The setup is not a race car but a street car with repetitive high RPM reaches.

 

Link to comment
https://www.sau.com.au/forums/topic/481910-small-oil-cooler-effectiveness/
Share on other sites

16 minutes ago, Murray_Calavera said:

Do you have an oil temp sensor/ECU or a oil temp gauge? What sort of temps are you seeing at the moment? 

Not running hot at the moment and piecing a single turbo build. Wanted general consensus around this setup based on experience

It really is hard to provide advice because it depends on how much you are trying to lower temps, and at this stage you don't know if you have a problem at all.

I'd go without an oil cooler for now, but add a temp gauge. My guess is something that small won't make much difference so would only be useful if you have a minor temp issue

I've got a Series 6 25 row setrab in a nismo duct and on the track oil temps still get to 120 degrees after 5 laps.

on the road im not sure I'd bother. definitely put a temp sensor in and if you are getting over 100 degrees move to a decent synthetic oil then keep it under 120 degrees.

if you can't keep it below this, then spend the money on the cooler.

Edited by burn4005
  • Thanks 1
13 minutes ago, burn4005 said:

I've got a Series 6 25 row setrab in a nismo duct and on the track oil temps still get to 120 degrees after 5 laps.

on the road im not sure I'd bother. definitely put a temp sensor in and if you are getting over 100 degrees move to a decent synthetic oil then keep it under 120 degrees.

if you can't keep it below this, then spend the money on the cooler.

This is good advice.

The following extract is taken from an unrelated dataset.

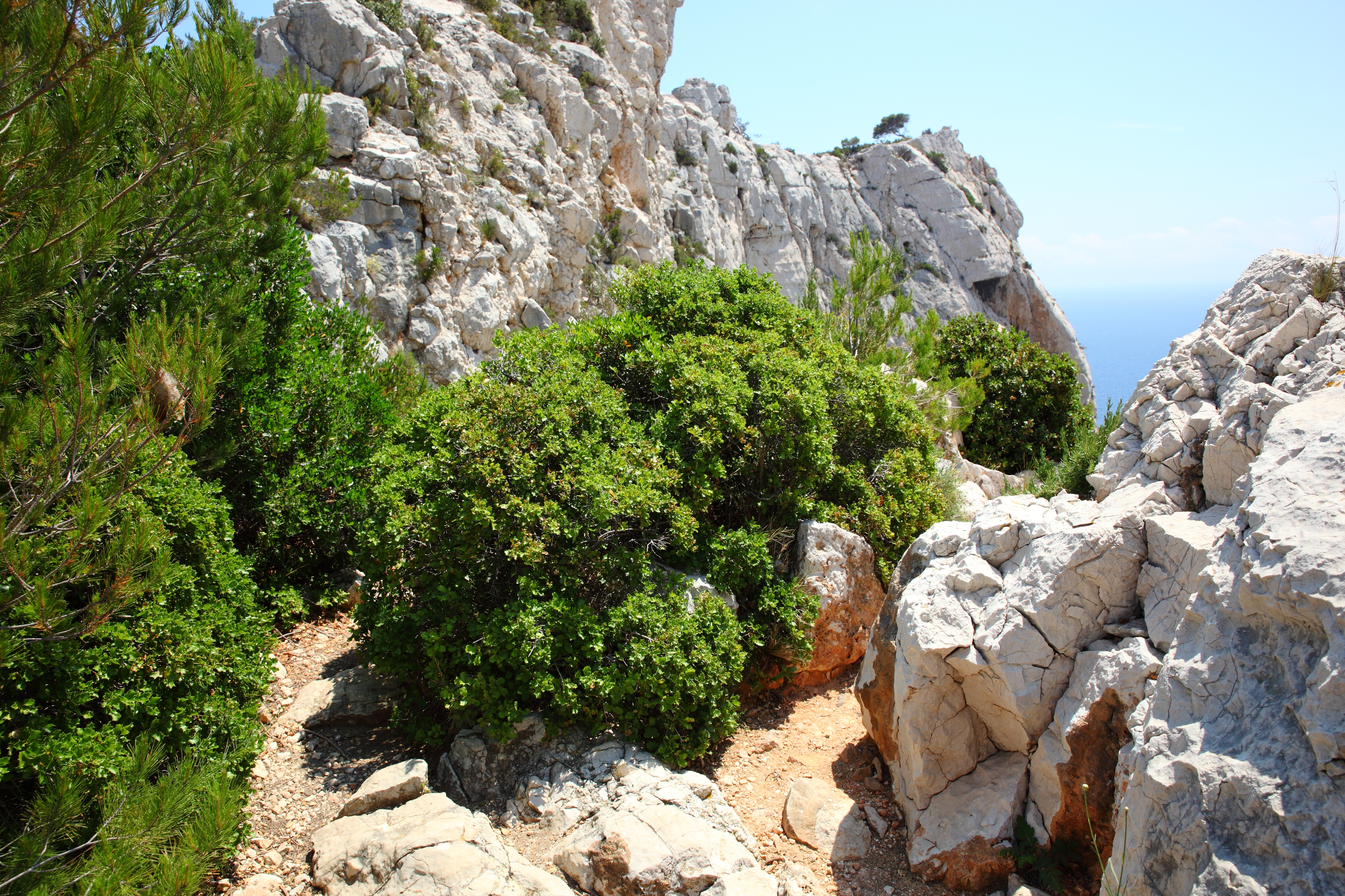 Stech-Eiche Quercus coccifera in den Calanques, typischer Habitus.

The only thing I would add is always use synthetic oil in a turbro.

Pretty much all of them have thermostatic plates for above 80C or so (which is technically a bit low)

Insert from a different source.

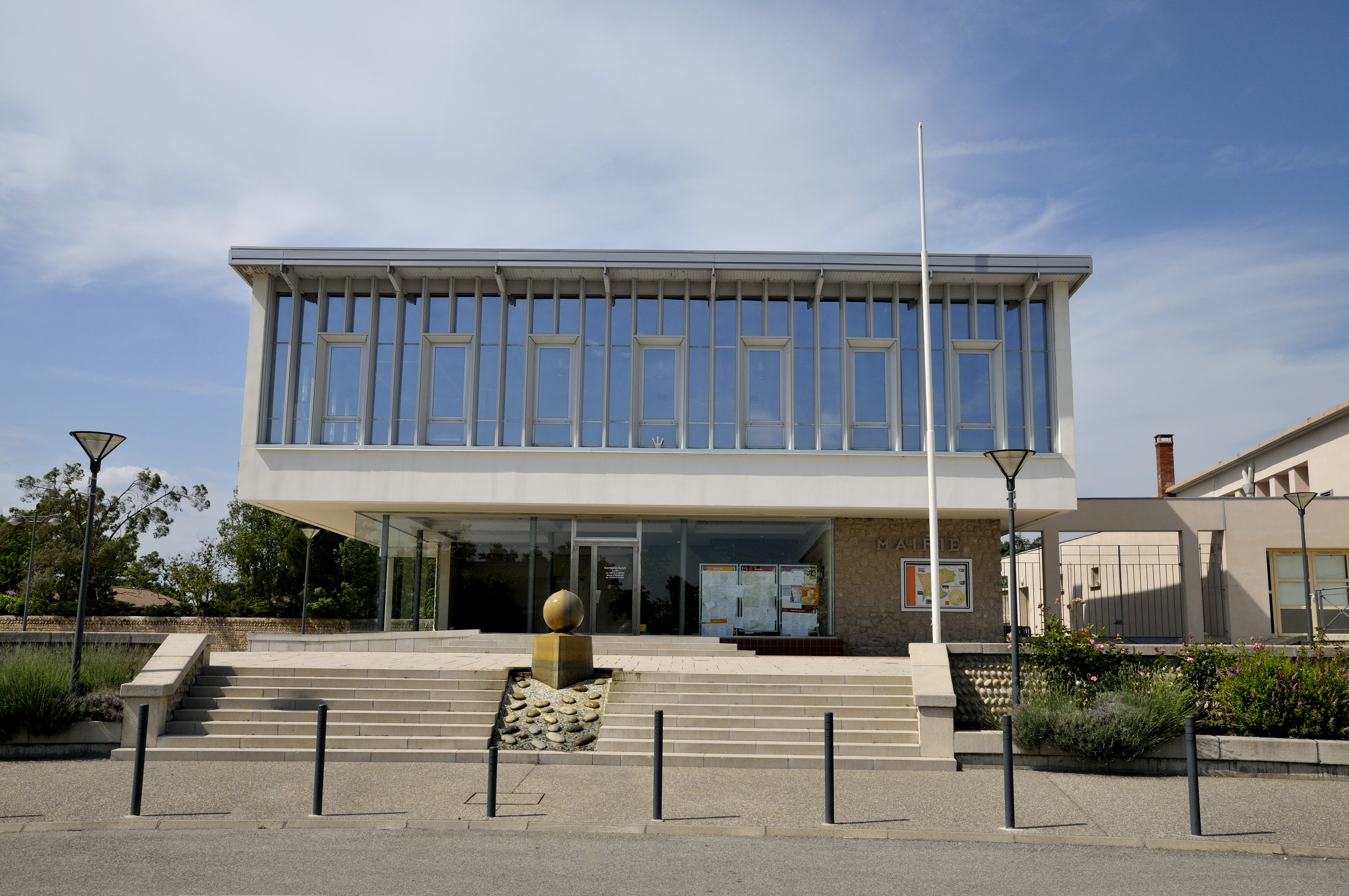 la mairie

If you actually get your oil on the street above 120C then a bigger concern is not dying/going to jail.

LS yes

RB no

Get a gauge to find out how hot your oil is/how hot it gets before buying something to address an issue which may or may not exist.

Generally speaking, if you want an oil cooler you want it for the track, so fit the biggest one you can physically fit and move everything else out the way to fit it.

Any other use generally requires no oil cooling.

  • Thanks 1

Create an account or sign in to comment

You need to be a member in order to leave a comment

Create an account

Sign up for a new account in our community. It's easy!

Register a new account

Sign in

Already have an account? Sign in here.

Sign In Now


×
×
  • Create New...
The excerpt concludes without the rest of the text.